Task requirements: Search the listing for the word "Deposits" and return each line that contains it.
** Given information follows **
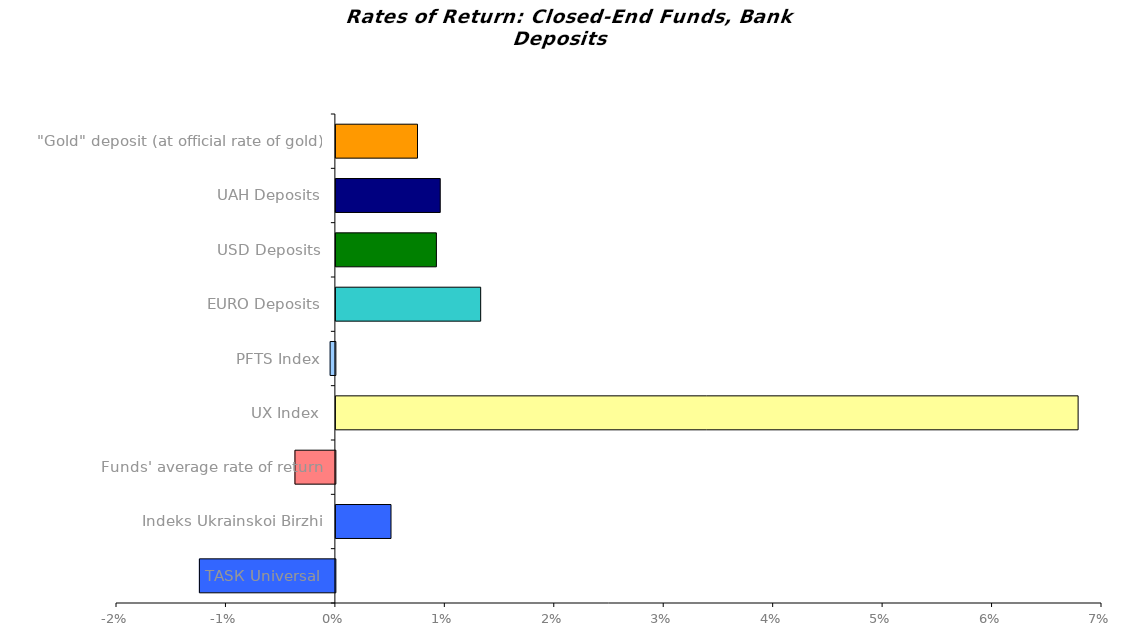
| Category | Series 0 |
|---|---|
| ТАSК Universal | -0.012 |
| Іndeks Ukrainskoi Birzhi | 0.005 |
| Funds' average rate of return | -0.004 |
| UX Index | 0.068 |
| PFTS Index | 0 |
| EURO Deposits | 0.013 |
| USD Deposits | 0.009 |
| UAH Deposits | 0.01 |
| "Gold" deposit (at official rate of gold) | 0.007 |
** End of Given information **
Exercise solution:
| EURO Deposits | 0.013 |
| USD Deposits | 0.009 |
| UAH Deposits | 0.01 |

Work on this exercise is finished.